The Giants responded by throwing a couple of pebbles into the Pacific Ocean on Friday afternoon, trading for 32-year-old third baseman Casey McGehee, per Jon Heyman of, to replace the departed Sandoval and re-signing starter Jake Peavy. They are small moves and do not necessarily make the Giants a better team or the favorite to win the National League West.

As Grant Brisbee of McCovey Chronicles wrote about the trade:

“…McGehee will probably not hit poorly enough to get released.”

The Peavy signing is logical. He performed well once moving to the National League last year after a disastrous first 20 starts with the Boston Red Sox. Peavy ended the regular season with a 2.17 ERA with the Giants, and considering their needs in the rotation, he is a nice fit at two years and $24 million. Even if he will be 34 in May.

McGehee was the NL’s Comeback Player of the Year after hitting .287/.355/.357 with a .712 OPS. He hit 29 doubles but only four home runs, while hitting into a league-leading 31 double plays. Overall, he was an average hitter (99 OPS-plus) with slightly below-average defense at third base a year after playing in Japan.

That makes McGehee a downgrade for the Giants. When compared to Sandoval, McGehee is a weaker defender with less power and a higher propensity to strike out but a higher on-base percentage.

McGehee had breakout seasons in 2009 and 2010 with the Milwaukee Brewers, hitting 39 home runs and driving in 170 to go with an .823 OPS.

At that time, he was a wonderful complement to Prince Fielder, Ryan Braun, Rickie Weeks and Corey Hart. In his two major league seasons after that, McGehee was so bad offensively that the New York Yankees eventually sent him to Class A for a short time before he made his way to Japan for the 2013 season.

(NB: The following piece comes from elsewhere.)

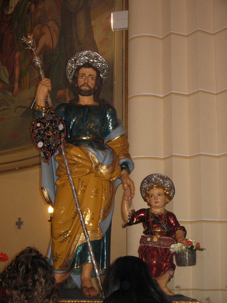 Pisano Etneo (CT) - Simulacro ligneo di S. Giuseppe - Chiesa "S. Giuseppe" - Foto D. Pennisi

What can be scary is that so much of McGehee’s offensive value is tied to his batting average, which was 18th-best in the league. As Brisbee also notes, any regression in that category, added to his inabilities to hit the ball out of the park and stay out of double plays, significantly hinders his overall value.

ZiPS projects Giants fans won’t spend a ton of time hating this deal, though (via ESPN’s Dan Szymborski):

There is another side to this McGehee trade that could make it a fantastic move by the time April rolls around. He is projected to earn about $3.5 million next season, per Tim Dierkes of MLB Trade Rumors, which is somewhere around $15.5 million less than what the Giants would have paid Sandoval in 2015 had he re-upped. That leaves the door wide open for the Giants to add a front-line starting pitcher.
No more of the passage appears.